Now let us think about growth. Suppose we know the step count as a function of n:
largestOf: step count ≈ n − 1countEqualPairs: step count ≈ n × (n − 1) / 2, which is roughly n²
What happens when n doubles?
| Input size n | largestOf steps | countEqualPairs steps |
|---|---|---|
| 10 | 9 | 45 |
| 20 | 19 | 190 |
| 100 | 99 | 4,950 |
| 200 | 199 | 19,900 |
Notice: when n goes from 10 to 100, largestOf steps go from 9 to 99 (10× increase). But countEqualPairs steps go from 45 to 4,950 (110× increase). Quadratic growth is much worse than linear growth.
Why does this matter? As the input gets larger, an algorithm with quadratic step count becomes impractical much faster than one with linear step count. For processing a million items, linear takes 1 million steps; quadratic takes 1 trillion steps.

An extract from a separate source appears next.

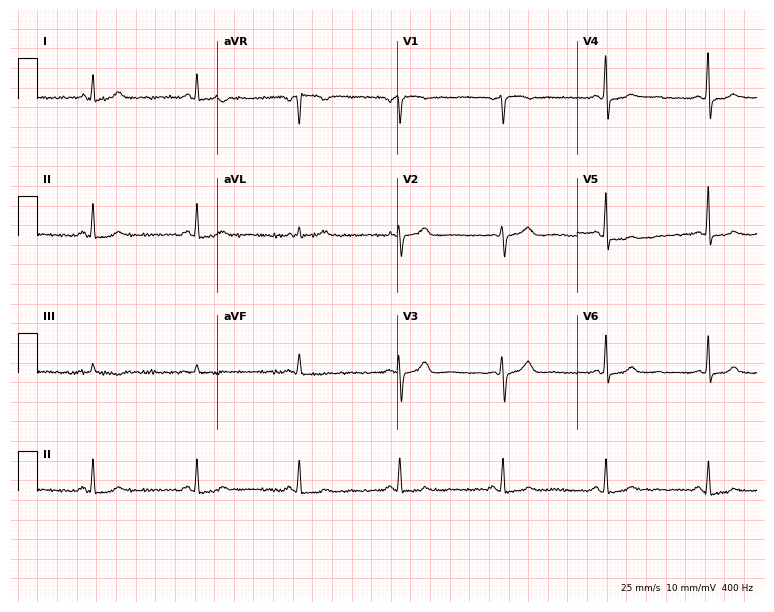
Standard 12-lead ECG recorded from a female, 52 years old. None of these six findings is recorded: first-degree AV block, right bundle branch block (RBBB), left bundle branch block (LBBB), sinus bradycardia, atrial fibrillation (AF), sinus tachycardia.

The dominant term is what matters most. For countEqualPairs, the n² term dominates; the linear and constant terms are negligible. For largestOf, the n term dominates.
We care about how the step count grows in proportion to n, not the exact number of steps.
How many comparisons does largestOf perform on a list of 50 items?
For countEqualPairs on a list of 4 items, how many comparisons? (Hint: 1 + 2 + 3.)
If n goes from 10 to 100, roughly how much do the steps increase for an algorithm with step count ~n?
If n goes from 10 to 100, roughly how much do the steps increase for an algorithm with step count ~n²?
Arrange these step counts in order of growth (slowest first):
- Step count = n²
- Step count = n
- Step count = 1 (constant)
- Step count = n × (n − 1) / 2
Edge cases
Counting constants. In practice, constants matter for actual running time (one algorithm might do 2n steps, another 5n), but for understanding growth, the constant does not change the big picture. An algorithm that does 100n steps and one that does n steps both grow linearly — they scale the same way. The next lesson introduces Big-O notation, which ignores constants and focuses on growth.
Common mistake
Forgetting nested loops. A common mistake: you see a single loop and assume the step count is linear. But nested loops change everything. A loop inside a loop is not 2n; it is n × n. A loop inside a loop inside a loop is n³. Always count the nesting.
An algorithm has a step count of roughly 3n + 5. If n doubles, roughly how many times does the step count increase?
The step count of an algorithm is how many basic operations it performs on an input of size n. Different algorithms have different step counts:
- A single loop through n items: step count ≈ n
- Nested loops over all pairs: step count ≈ n²
As n grows, the step count grows. Linear algorithms (step count ~n) grow at a constant rate; quadratic algorithms (step count ~n²) grow much faster. What matters is the dominant term and the growth rate, not the exact number of steps or constants. The next lesson formalizes this idea with Big-O notation.